Medith had expected it. She leapt back a few steps. Others followed suit; in a flash, dozens of pillars speared upward, blasting bottles, tables, and boards into shrapnel.
"Your Lawbreaking Ability makes you proud, doesn’t it?" Medith finished. A bad feeling coiled in their guts.
Medith’s bright eyes widened. Her emerald irises flipped to white, and when they fully blanched—thoom—an airburst rolled out. From her center, a circular white line raced outward.
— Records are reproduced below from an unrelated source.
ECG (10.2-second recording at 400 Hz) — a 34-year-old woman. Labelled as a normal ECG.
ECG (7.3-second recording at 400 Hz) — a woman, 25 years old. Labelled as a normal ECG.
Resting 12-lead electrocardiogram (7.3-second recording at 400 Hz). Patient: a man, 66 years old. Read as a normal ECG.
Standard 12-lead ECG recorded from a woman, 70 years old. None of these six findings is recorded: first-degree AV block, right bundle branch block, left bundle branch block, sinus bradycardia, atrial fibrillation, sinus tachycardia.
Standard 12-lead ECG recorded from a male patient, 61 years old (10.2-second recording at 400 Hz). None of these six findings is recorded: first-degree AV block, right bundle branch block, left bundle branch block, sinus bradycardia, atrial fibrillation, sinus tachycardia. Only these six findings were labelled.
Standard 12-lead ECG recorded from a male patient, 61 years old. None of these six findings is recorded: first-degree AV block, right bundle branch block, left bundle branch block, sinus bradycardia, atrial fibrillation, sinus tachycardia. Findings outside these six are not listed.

It swept through the remaining dozens in the hall in an instant.
It all took three seconds. Before thought could catch, they saw the worst thing in their lives.
Crack— the Breaker Light Pillars shattered like mirrors and blew away as dust.
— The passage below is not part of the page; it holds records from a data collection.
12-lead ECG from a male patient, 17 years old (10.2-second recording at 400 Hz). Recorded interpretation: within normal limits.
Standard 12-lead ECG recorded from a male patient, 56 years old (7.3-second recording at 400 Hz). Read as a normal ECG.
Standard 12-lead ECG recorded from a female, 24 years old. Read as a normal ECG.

Their familiar power didn’t surge back when the pillars faded.
Worse, they couldn’t sense it inside themselves at all—like it had never existed.
Panic blew through the Kuso ranks. They skittered like ants on a hot pan, wailing, collapsing under Medith’s relentless assault.
Minutes later, as the last head flew, five hundred B-grade members lay slaughtered. The hall was a blood-sea purgatory, and even calm Gus turned ashen, stomach roiling.
Medith held the Bloodsword, crimson from head to toe. She snatched a towel off the stairs and wiped the blood from her delicate face.
Then she looked at Gus, cold as winter. "You understand. You’re not wrong. I’m not wrong. Gill’s not wrong.
We only failed in small choices, missteps that led to this beyond-remedy end.
Things didn’t have to become this, if we’d each stepped back—even a little.
But right now, I’ll let hate steer me, just this once.
Will you stand in my way?" The fire in Medith’s eyes looked hot enough to burn a soul.
Looking into those world-ending eyes, Gus knew he couldn’t fix anything.
"No..." Gus forced the word out. He bowed his head, unable to meet her gaze.
Medith nodded. Then her slender hand moved, the greatsword bloomed two flowers of death across his chest.